Hello Irene, Cayston is currently approved for Cystic Fibrosis patients, and classified as a specialty drug. There were clinical trials using Cayston in patients with bronchiectasis, but I think they were inconclusive as to whether the results were good enough to justify the side effects. So as of now, it would probably be managed by doctors and insurance as an "off label use" for those who standard treatments did not help.
Here is a report of one trial that reports the type and frequency of side effects. A list of the abbreviations is at the end of the article so you can figure out what it all means. Sorry I couldn't find a report in layman's language that we could all understand more easily!

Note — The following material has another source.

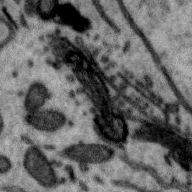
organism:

cayston-use-in-bronchiectasis-not-related-to-cystic-fibrosis-ncfb-.pdf

Has a doctor suggested you try Cayston? Maybe you will be the first in this group and can share your experience with us!
Sue

@irenea8 I have bronchiectasis. I have had pseudomonas aeruginosa for several years. The PA doesn’t always show up in sputum cultures but it has enough times that most antibiotics I have taken don’t completely get rid of it. The oral antibiotics I have tried in the last four years are Cipro, Levaquin, Bactrim and Augmentin. IV antibiotics included Cefapime twice a day for 28 days (but 3 weeks in I developed a rash so had to stop) and Meropenem, 3 times a day for 28 days. I used nebulized Tobramycin for 19 months (2 weeks on, 2 weeks off). Tobi was hard to tolerate so was changed to Cayston, 2 weeks on, 2 weeks off. And yes it was very expensive. Medicare considers it a tier 5 specialty drug and has to be obtained through a specialty pharmacy. My secondary insurance approved it, but my copay was awful. I used Cayston for 9 months but it was so expensive and towards the end of the 9 months it wasn’t helping so I went back to Tobramycin for 4 months. After that and currently, I have been taking nebulized Colistin (for 11 months). It is twice daily. It has helped the most of anything recently. I am coughing a lot less, and cough up very little sputum. I would like to add that my regimen for the last four years include a compound nose spray, Advair 500, sodium chloride 7% or 3%, airway clearance vest (all of those 2 times a day). I also attend pulmonary rehab 3 times a week. I have been under the care of the same Mayo Clinic pulmonologist for 18 years. My first appointment there I was diagnosed with MAC and went through the 3 drug treatment, followed by 3 rotating antibiotics. I have had no MAC show up in sputum cultures since ending treatment. This may be more information than you were after, but felt it necessary to lead up to taking Cayston. Good luck with your treatment.